[TASK STATEMENT] Return verbatim the run of lines that opens with the line holding "Each box is x1,y1,x2,y2, the" and closes with the last line of the records.

[DATA FOR THIS EXERCISE]
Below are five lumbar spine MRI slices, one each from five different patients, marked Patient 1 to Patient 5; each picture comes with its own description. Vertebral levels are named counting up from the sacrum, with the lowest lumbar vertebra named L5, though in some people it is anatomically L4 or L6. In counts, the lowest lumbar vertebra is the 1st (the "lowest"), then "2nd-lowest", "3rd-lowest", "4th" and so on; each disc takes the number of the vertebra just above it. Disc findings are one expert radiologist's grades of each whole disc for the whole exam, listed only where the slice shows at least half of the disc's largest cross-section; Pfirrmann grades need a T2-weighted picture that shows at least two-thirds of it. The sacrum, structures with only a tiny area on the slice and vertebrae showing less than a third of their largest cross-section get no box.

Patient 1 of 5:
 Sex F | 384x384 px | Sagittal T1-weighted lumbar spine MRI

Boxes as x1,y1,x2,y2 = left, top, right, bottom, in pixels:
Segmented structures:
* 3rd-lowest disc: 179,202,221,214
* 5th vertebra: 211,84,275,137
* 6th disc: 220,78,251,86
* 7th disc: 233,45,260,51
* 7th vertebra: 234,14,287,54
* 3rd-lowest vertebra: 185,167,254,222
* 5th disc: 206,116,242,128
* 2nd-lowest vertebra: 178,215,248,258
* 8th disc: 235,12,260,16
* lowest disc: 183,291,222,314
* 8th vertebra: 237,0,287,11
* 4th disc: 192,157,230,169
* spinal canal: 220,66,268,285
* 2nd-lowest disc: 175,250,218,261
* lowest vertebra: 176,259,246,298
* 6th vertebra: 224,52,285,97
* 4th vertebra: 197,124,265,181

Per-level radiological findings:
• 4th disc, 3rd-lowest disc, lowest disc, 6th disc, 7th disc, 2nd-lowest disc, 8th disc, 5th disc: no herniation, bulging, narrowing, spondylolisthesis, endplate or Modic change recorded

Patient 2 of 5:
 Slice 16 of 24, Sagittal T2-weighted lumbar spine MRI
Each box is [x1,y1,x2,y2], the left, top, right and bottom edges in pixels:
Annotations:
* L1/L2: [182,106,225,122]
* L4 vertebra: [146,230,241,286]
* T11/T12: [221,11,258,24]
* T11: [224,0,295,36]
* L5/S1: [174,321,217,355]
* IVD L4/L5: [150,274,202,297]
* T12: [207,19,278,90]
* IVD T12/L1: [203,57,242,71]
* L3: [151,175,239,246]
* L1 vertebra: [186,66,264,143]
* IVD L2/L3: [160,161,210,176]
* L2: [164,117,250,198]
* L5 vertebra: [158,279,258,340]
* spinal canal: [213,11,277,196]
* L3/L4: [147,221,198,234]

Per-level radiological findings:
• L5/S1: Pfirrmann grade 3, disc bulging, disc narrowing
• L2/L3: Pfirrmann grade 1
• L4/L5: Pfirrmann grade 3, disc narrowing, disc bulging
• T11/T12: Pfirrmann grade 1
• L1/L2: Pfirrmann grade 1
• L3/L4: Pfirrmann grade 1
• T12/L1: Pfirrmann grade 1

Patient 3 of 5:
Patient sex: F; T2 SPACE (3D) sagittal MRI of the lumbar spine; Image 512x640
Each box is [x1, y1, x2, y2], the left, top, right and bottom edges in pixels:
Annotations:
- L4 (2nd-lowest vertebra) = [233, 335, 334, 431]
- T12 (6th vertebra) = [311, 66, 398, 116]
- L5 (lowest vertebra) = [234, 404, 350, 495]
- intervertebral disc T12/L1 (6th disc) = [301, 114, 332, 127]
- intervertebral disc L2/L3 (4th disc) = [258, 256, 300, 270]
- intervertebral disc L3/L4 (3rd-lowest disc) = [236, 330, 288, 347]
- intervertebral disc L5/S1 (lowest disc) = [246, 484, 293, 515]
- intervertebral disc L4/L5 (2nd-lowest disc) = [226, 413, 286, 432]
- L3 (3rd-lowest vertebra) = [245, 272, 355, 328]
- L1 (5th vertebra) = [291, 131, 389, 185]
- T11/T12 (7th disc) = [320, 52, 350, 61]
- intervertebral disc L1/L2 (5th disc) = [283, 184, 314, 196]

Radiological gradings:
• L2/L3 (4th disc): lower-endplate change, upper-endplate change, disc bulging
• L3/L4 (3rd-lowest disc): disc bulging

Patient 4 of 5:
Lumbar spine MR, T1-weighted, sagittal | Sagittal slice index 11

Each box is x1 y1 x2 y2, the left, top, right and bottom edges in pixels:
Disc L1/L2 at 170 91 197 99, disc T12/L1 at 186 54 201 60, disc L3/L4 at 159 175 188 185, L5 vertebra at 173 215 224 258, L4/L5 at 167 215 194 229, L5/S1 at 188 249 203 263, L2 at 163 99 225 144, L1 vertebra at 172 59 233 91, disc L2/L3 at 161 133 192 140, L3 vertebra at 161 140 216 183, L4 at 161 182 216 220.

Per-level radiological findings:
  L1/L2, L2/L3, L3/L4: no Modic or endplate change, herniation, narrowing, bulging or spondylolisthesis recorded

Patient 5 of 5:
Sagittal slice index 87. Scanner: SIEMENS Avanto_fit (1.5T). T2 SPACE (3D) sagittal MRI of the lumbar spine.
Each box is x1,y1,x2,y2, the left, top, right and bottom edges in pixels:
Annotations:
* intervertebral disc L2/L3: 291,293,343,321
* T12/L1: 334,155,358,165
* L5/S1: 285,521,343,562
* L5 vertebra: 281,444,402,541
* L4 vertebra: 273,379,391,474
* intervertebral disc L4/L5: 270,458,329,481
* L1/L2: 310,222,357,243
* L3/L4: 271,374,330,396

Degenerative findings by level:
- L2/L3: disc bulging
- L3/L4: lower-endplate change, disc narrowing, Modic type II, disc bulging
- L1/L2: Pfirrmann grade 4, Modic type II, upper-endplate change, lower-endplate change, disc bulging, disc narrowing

[YOUR RESPONSE]
Each box is x1,y1,x2,y2, the left, top, right and bottom edges in pixels:
Annotations:
* intervertebral disc L2/L3: 291,293,343,321
* T12/L1: 334,155,358,165
* L5/S1: 285,521,343,562
* L5 vertebra: 281,444,402,541
* L4 vertebra: 273,379,391,474
* intervertebral disc L4/L5: 270,458,329,481
* L1/L2: 310,222,357,243
* L3/L4: 271,374,330,396

Degenerative findings by level:
- L2/L3: disc bulging
- L3/L4: lower-endplate change, disc narrowing, Modic type II, disc bulging
- L1/L2: Pfirrmann grade 4, Modic type II, upper-endplate change, lower-endplate change, disc bulging, disc narrowing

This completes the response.